In the above plot, inStrain was run with a minimum read ANI of 0.99 (inStrain profile parameter -l or –min_read_ani). The reported genome breadth is reported on the y-axis. At 20x coverage, you should see 100% genome breadth (meaning that every base of the reference genome is covered by at least one read). However, when the reference genome is sufficiently different from the reads, the breadth is much lower. This is because when the read pair differs from the reference base by more than 99% ANI, it gets filtered out, and no longer maps to the genome. This can be exemplified a bit better by showing a variety of read filtering thresholds simultaneously:

The line drawn in the first figure is now in red on this second figure. As you can see, the more you relax the minimum read ANI, the more you can align reads to more distantly related reference genomes.

Warning

You don’t want your minimum read pair ANI to be too relaxed, because then you risk mapping reads that don’t actually belong to the population represented by your reference genome (“non-specific” mapping). You can also avoid non-specific mapping by increasing the size of your reference genome dataset (more on that below)

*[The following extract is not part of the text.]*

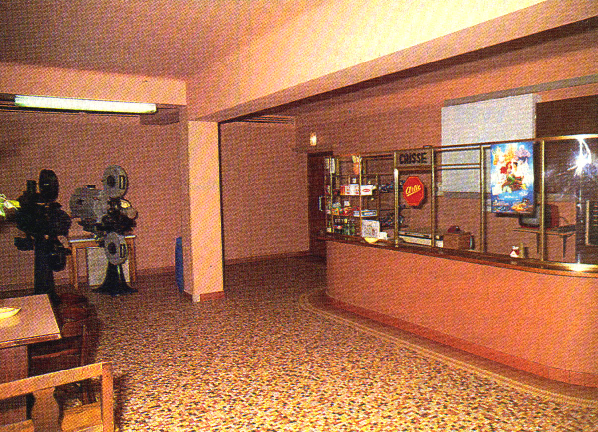 Kursaal - Entrée mat der Keess

An important takeaway from the above figure is that the minimum read ANI should be at least 3% lower than the expected differences between your reads and the reference genome. If you look at the genome that’s 96% ANI from the reads, for example, you see that none of the minimum read ANI levels get the correct breadth of 1. If you look at the genome that’s 98% ANI from the reads, you can see that having a minimum read ANI of 96% is the only one that’s actually near 100% breadth. This can also be visualized by looking at the distribution of ANI values of read pairs mapping to the 98% genome:

Most read pairs have 98%, as expected, but there is a wide distribution of read ANI values. This is because SNPs are not evenly spread along the genome, a fact that is even more true when you consider that real genomes likely have even more heterogeneity in where SNPs occur than this synthetic example.

The fact that the reads fail to map to heterogenous areas of the genome is also more problematic than it originally seems. It means that the area of the genome that are most similar to the sample reads will recruit reads during read mapping, but the (potentially interesting) areas with more SNPs will not. This is exemplified in the figure below:

The y-axis in this figure shows the inStrain calculated ANI; that is, the number of identified SNPs divided by the number of bases with at least 5x coverage. If you look at red line, where only reads with at least 99% ANI are mapped, the ANI of reads mapping to the genome is almost always overestimated. This is because reads are only mapping to a small fraction of the genome (see the breadth in the second figure), and the small fraction of the genome that the reads are mapping to are the regions with a small number of SNPs.

By staring at this figure like I have, you’ll notice that the correct ANI is identified when the minimum read pair ANI is 2-3% lower than the actual difference between the reads and the genome. 96% minimum ANI reads correctly identify the ANI of the 98% genome, for example.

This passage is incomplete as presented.